→ RECORD EXCERPTS:
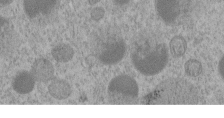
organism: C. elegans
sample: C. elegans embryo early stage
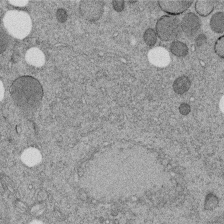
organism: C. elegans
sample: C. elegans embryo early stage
--
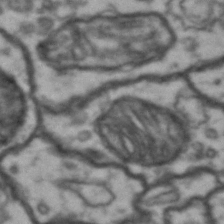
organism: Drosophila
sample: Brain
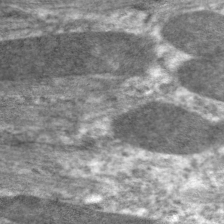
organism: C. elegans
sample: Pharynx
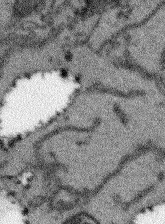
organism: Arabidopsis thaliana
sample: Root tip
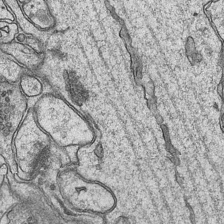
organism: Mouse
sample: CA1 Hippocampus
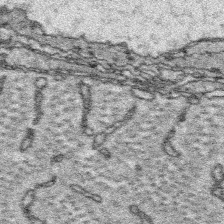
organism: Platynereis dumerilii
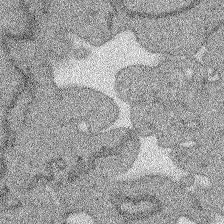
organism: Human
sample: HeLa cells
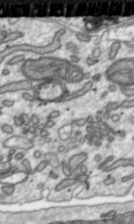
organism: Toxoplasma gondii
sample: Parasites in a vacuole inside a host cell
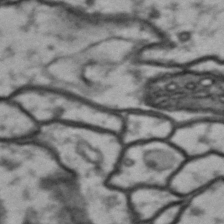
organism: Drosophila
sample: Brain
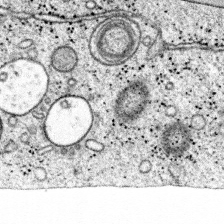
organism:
* * *
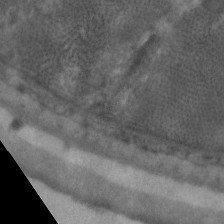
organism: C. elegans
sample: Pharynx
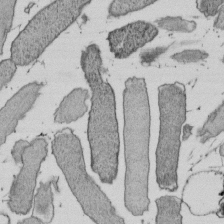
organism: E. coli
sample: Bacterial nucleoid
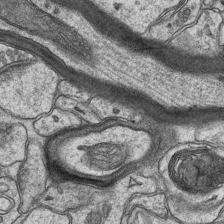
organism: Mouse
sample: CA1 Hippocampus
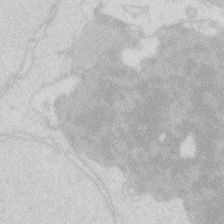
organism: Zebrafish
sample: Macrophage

→ EXERCISE INSTRUCTIONS:
Look above for the line with "organism: E. coli" and the line with "sample: Macrophage"; set down those two lines and all lines between them exactly, without pictures and without anything else.

→ SOLUTION TO THIS TASK:
organism: E. coli
sample: Bacterial nucleoid
organism: Mouse
sample: CA1 Hippocampus
organism: Zebrafish
sample: Macrophage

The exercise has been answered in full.